START Data provided
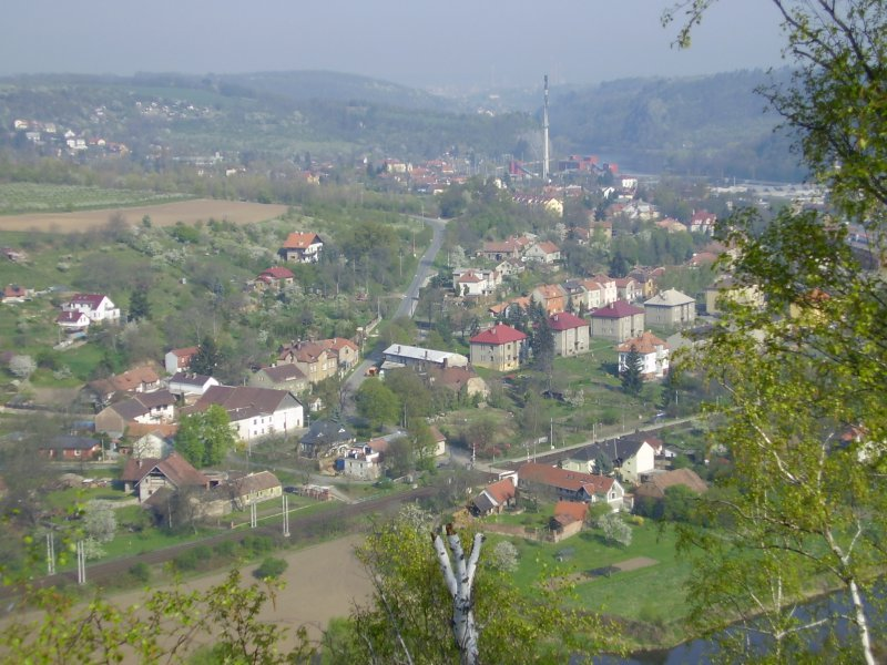 Letky - celkový pohled
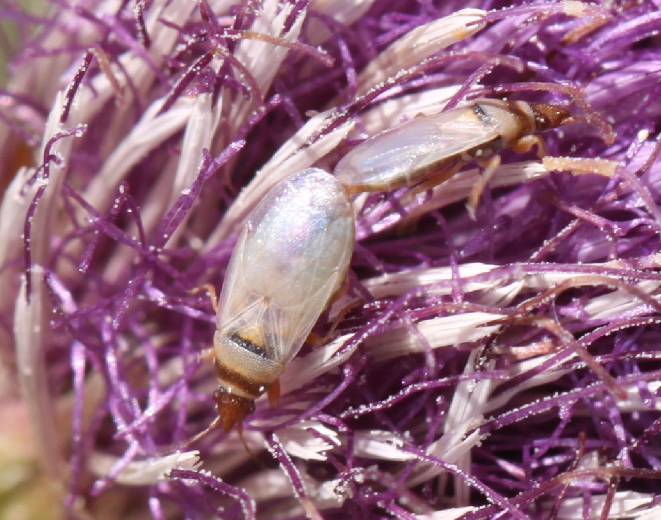 Oxycarenus pallens bei der Paarung auf der Blüte einer Kratzdistel am 26. Juli 2018 in Walldorf/Baden
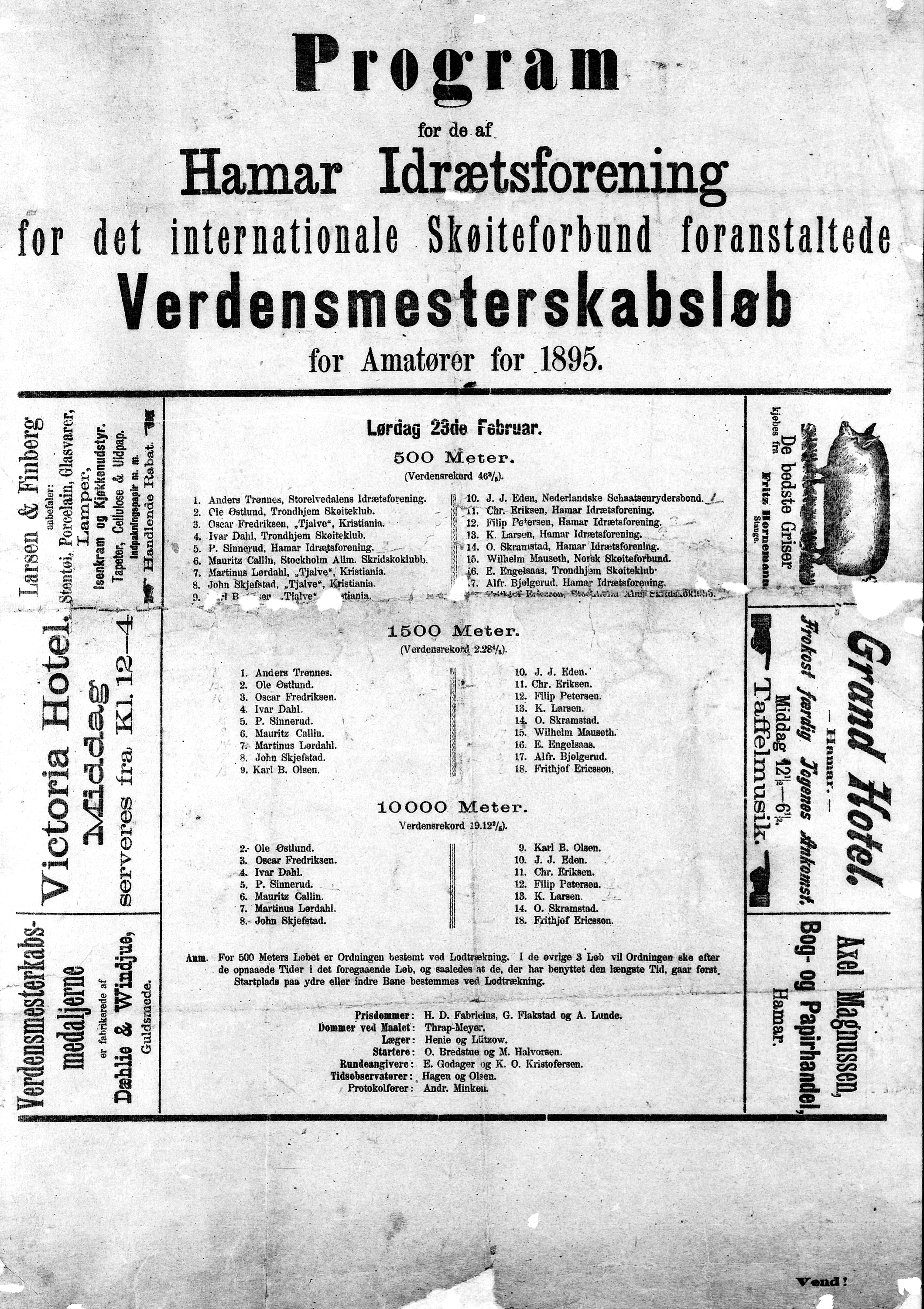 Program for verdensmesterskap - Hamar .Idrættsforening. Navn på løpere: 500 - 1500 og 10000 m. parsammensetning. En innlandsby vokser fram, bilde nr. 109 side 107. Fra Hamar bys historie fra 1899 av Chr. Ramseth
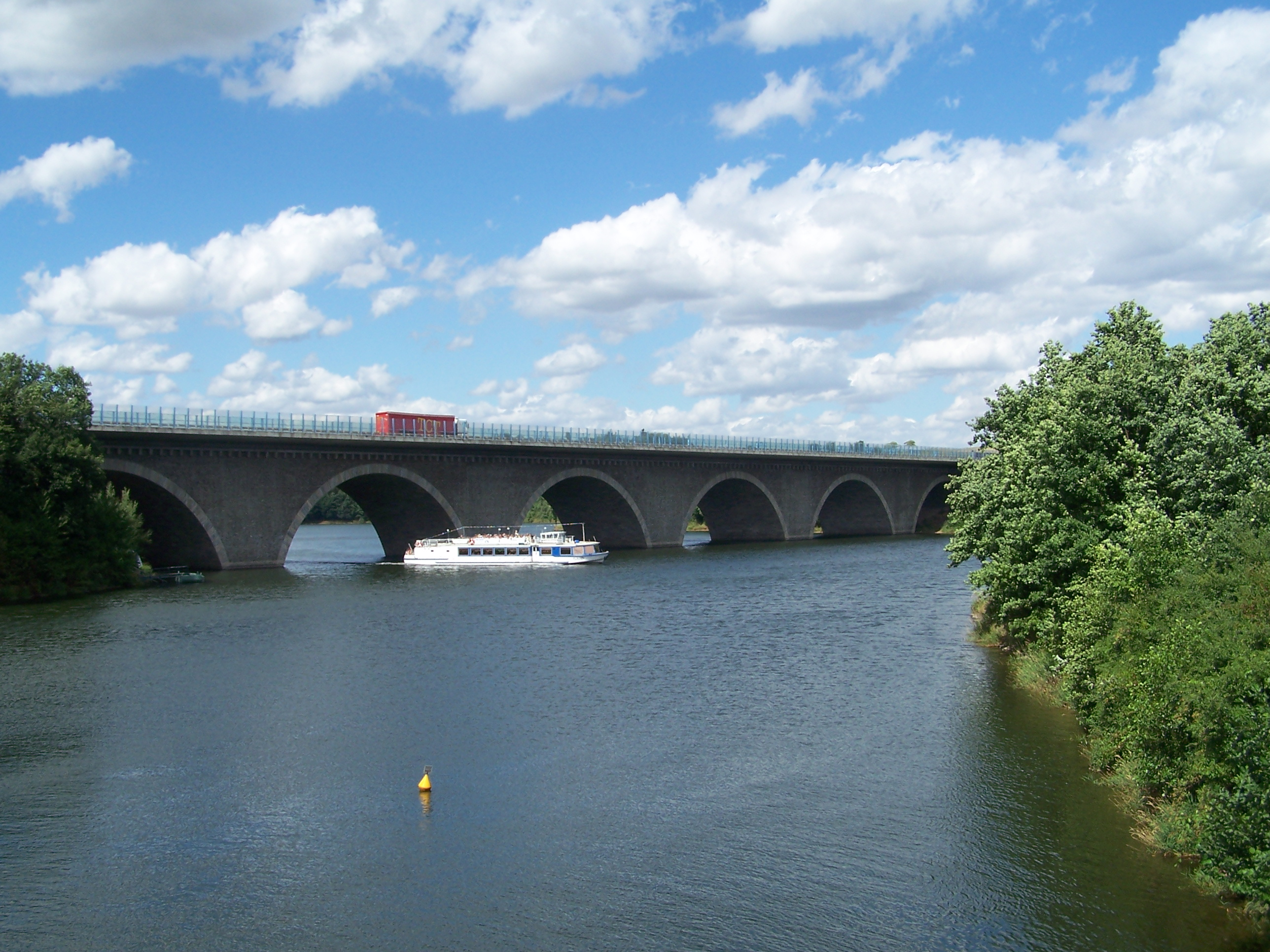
END Data provided
Repeat the listing above word for word, omitting the pictures.

| Answer space |
 Letky - celkový pohled
 Oxycarenus pallens bei der Paarung auf der Blüte einer Kratzdistel am 26. Juli 2018 in Walldorf/Baden
 Program for verdensmesterskap - Hamar .Idrættsforening. Navn på løpere: 500 - 1500 og 10000 m. parsammensetning. En innlandsby vokser fram, bilde nr. 109 side 107. Fra Hamar bys historie fra 1899 av Chr. Ramseth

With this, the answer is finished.